[Extracted records]
---
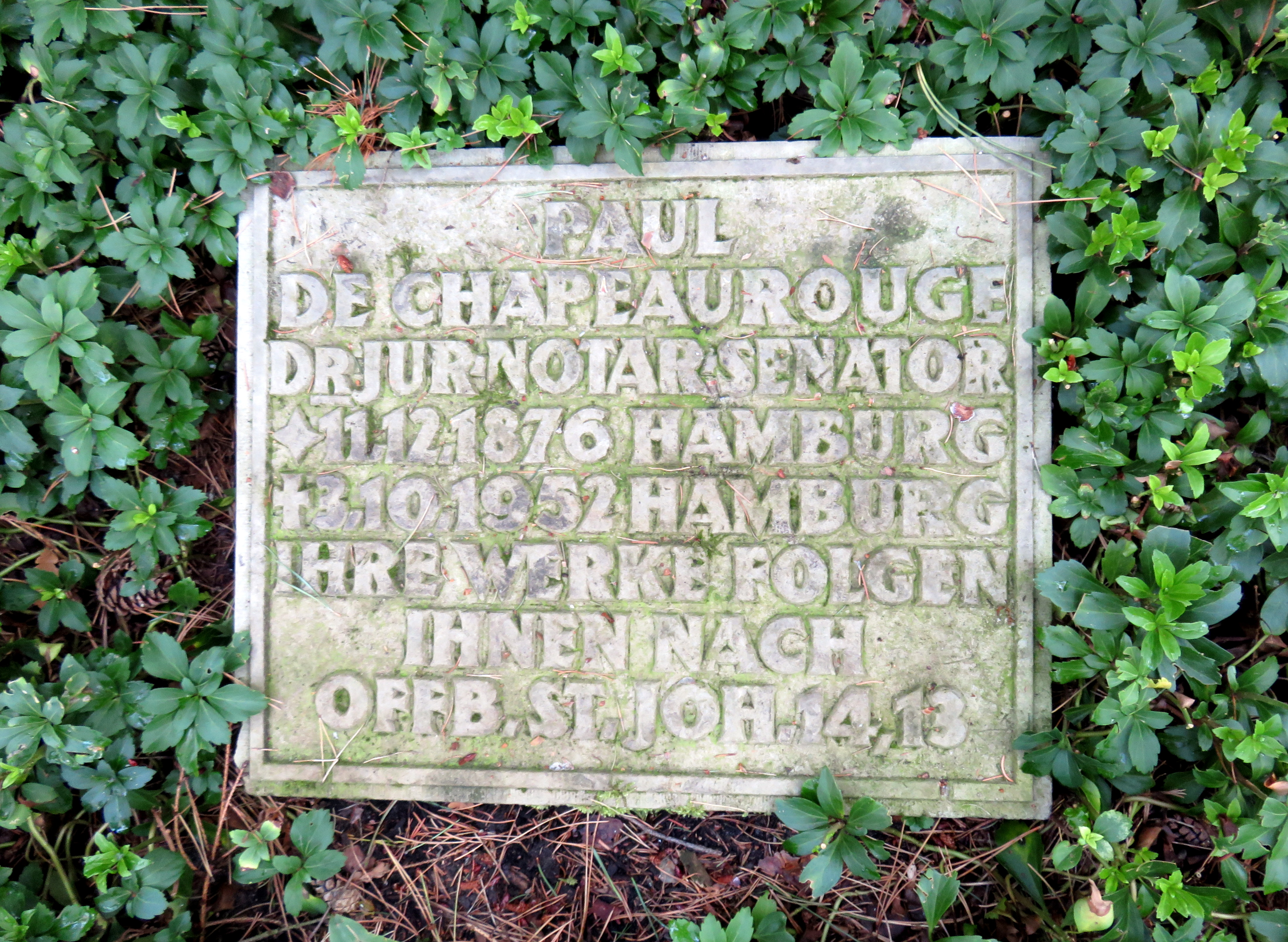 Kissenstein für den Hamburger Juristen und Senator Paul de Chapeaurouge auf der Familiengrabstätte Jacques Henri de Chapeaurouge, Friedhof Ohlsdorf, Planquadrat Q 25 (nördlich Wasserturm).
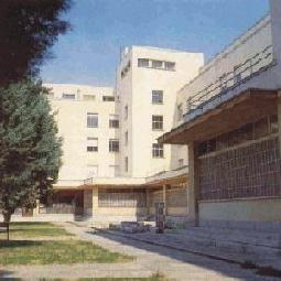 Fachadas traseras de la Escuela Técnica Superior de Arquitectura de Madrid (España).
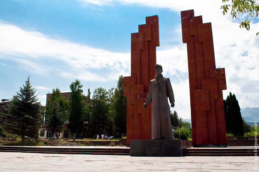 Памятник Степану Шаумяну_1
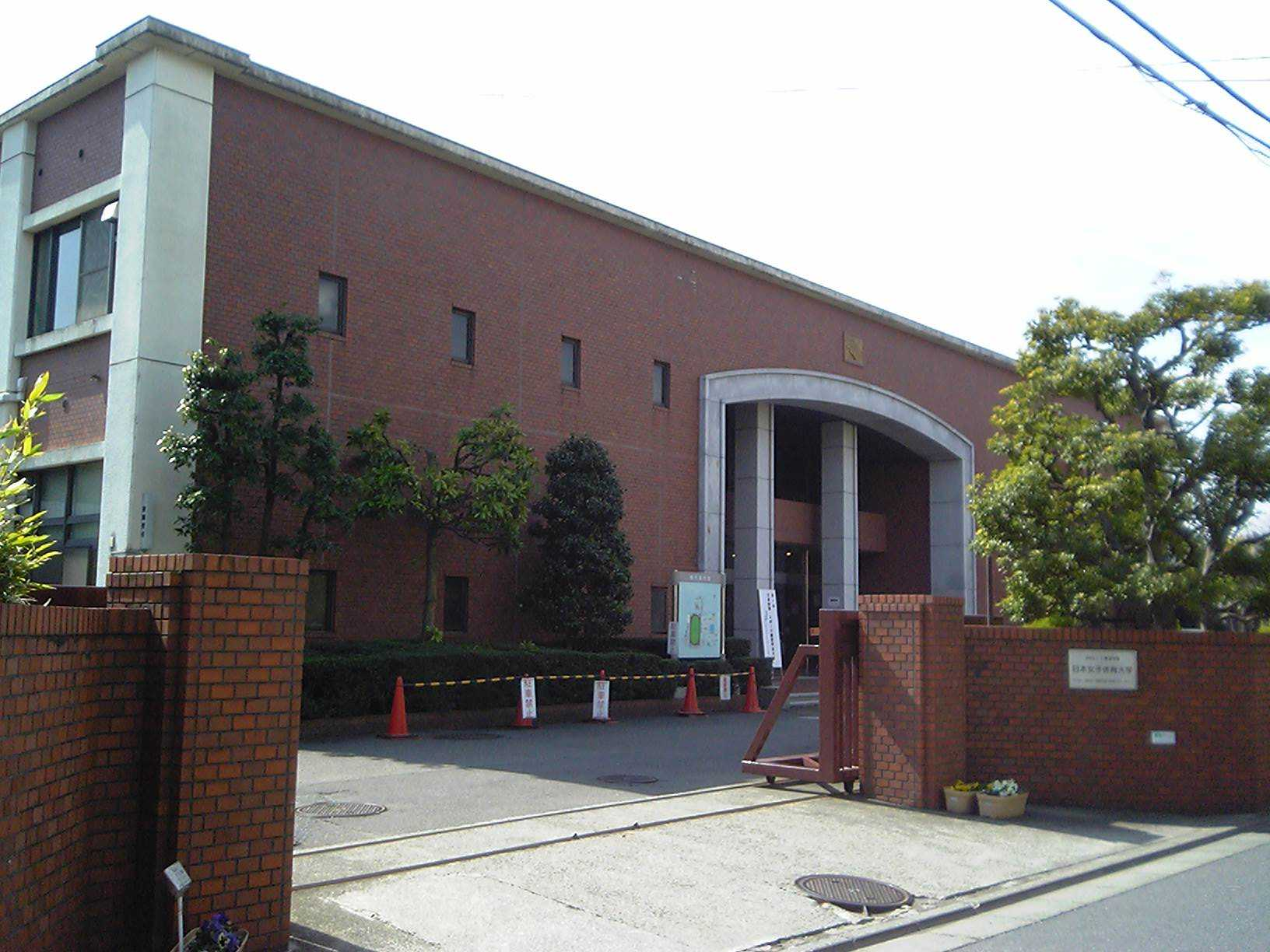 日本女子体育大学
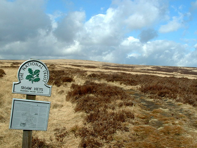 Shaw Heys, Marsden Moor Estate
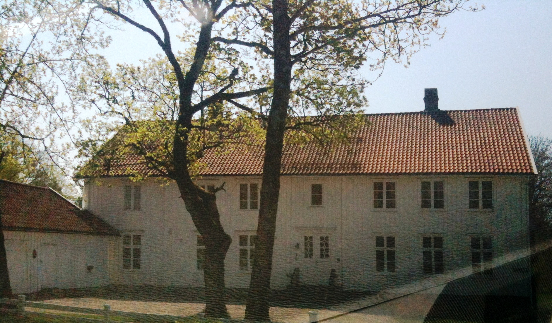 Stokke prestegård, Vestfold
---
**Task:** Retype every entry above exactly and, please, skip the pictures.

**Solution to the exercise:**
 Kissenstein für den Hamburger Juristen und Senator Paul de Chapeaurouge auf der Familiengrabstätte Jacques Henri de Chapeaurouge, Friedhof Ohlsdorf, Planquadrat Q 25 (nördlich Wasserturm).
 Fachadas traseras de la Escuela Técnica Superior de Arquitectura de Madrid (España).
 Памятник Степану Шаумяну_1
 日本女子体育大学
 Shaw Heys, Marsden Moor Estate
 Stokke prestegård, Vestfold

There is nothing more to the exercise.